Exercise
The data below should be printed in full, exactly, and without any of its images.

(Dataset records)
§
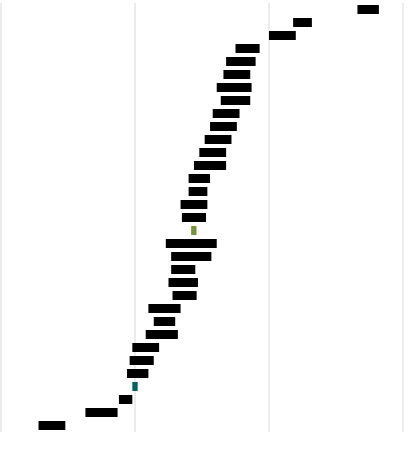
| Category | Series 0 | Series 1 | Series 2 | Series 3 | Series 4 | Series 5 |
|---|---|---|---|---|---|---|
| Corée du Sud | 474 | 71 | 38 | 8 | 0 | 0 |
| Japon | 442 | 78 | 39 | 7 | 0 | 0 |
| Finlande | 429 | 84 | 37 | 10 | 0 | 0 |
| Lettonie | 432 | 70 | 35.5 | 9 | 0 | 0 |
| États-Unis | 387 | 100 | 47 | 11 | 0 | 0 |
| Lituanie | 414 | 77 | 42 | 10 | 0 | 0 |
| Suède | 409 | 81 | 40.5 | 13 | 0 | 0 |
| Angleterre | 413 | 78 | 41 | 11 | 0 | 0 |
| République tchèque | 414 | 76 | 39 | 10 | 0 | 0 |
| Australie | 389 | 96 | 43 | 10 | 0 | 0 |
| Pologne | 401 | 84 | 41 | 10 | 0 | 0 |
| Hongrie | 395 | 83 | 46 | 10 | 0 | 0 |
| Irlande | 393 | 88 | 41 | 12 | 0 | 0 |
| Croatie | 424 | 61 | 35 | 8 | 0 | 0 |
| Canada | 401 | 75 | 44 | 7 | 0 | 0 |
| Autriche | 394 | 81 | 42 | 10 | 0 | 0 |
| Danemark | 405 | 73 | 39.5 | 9 | 0 | 0 |
| Moyenne européenne | 520.95 | 0 | 0 | 2 | 0 | 0 |
| Bulgarie | 326 | 134 | 51.5 | 19 | 0 | 0 |
| République slovaque | 367 | 112 | 34.5 | 15 | 0 | 0 |
| Allemagne | 383 | 85 | 45.5 | 9 | 0 | 0 |
| Pays-Bas | 407 | 69 | 36.5 | 11 | 0 | 0 |
| Irlande du nord | 392 | 81 | 41 | 9 | 0 | 0 |
| Chypre | 381 | 82 | 42 | 12 | 0 | 0 |
§
Exercise response
| Category | Series 0 | Series 1 | Series 2 | Series 3 | Series 4 | Series 5 |
|---|---|---|---|---|---|---|
| Corée du Sud | 474 | 71 | 38 | 8 | 0 | 0 |
| Japon | 442 | 78 | 39 | 7 | 0 | 0 |
| Finlande | 429 | 84 | 37 | 10 | 0 | 0 |
| Lettonie | 432 | 70 | 35.5 | 9 | 0 | 0 |
| États-Unis | 387 | 100 | 47 | 11 | 0 | 0 |
| Lituanie | 414 | 77 | 42 | 10 | 0 | 0 |
| Suède | 409 | 81 | 40.5 | 13 | 0 | 0 |
| Angleterre | 413 | 78 | 41 | 11 | 0 | 0 |
| République tchèque | 414 | 76 | 39 | 10 | 0 | 0 |
| Australie | 389 | 96 | 43 | 10 | 0 | 0 |
| Pologne | 401 | 84 | 41 | 10 | 0 | 0 |
| Hongrie | 395 | 83 | 46 | 10 | 0 | 0 |
| Irlande | 393 | 88 | 41 | 12 | 0 | 0 |
| Croatie | 424 | 61 | 35 | 8 | 0 | 0 |
| Canada | 401 | 75 | 44 | 7 | 0 | 0 |
| Autriche | 394 | 81 | 42 | 10 | 0 | 0 |
| Danemark | 405 | 73 | 39.5 | 9 | 0 | 0 |
| Moyenne européenne | 520.95 | 0 | 0 | 2 | 0 | 0 |
| Bulgarie | 326 | 134 | 51.5 | 19 | 0 | 0 |
| République slovaque | 367 | 112 | 34.5 | 15 | 0 | 0 |
| Allemagne | 383 | 85 | 45.5 | 9 | 0 | 0 |
| Pays-Bas | 407 | 69 | 36.5 | 11 | 0 | 0 |
| Irlande du nord | 392 | 81 | 41 | 9 | 0 | 0 |
| Chypre | 381 | 82 | 42 | 12 | 0 | 0 |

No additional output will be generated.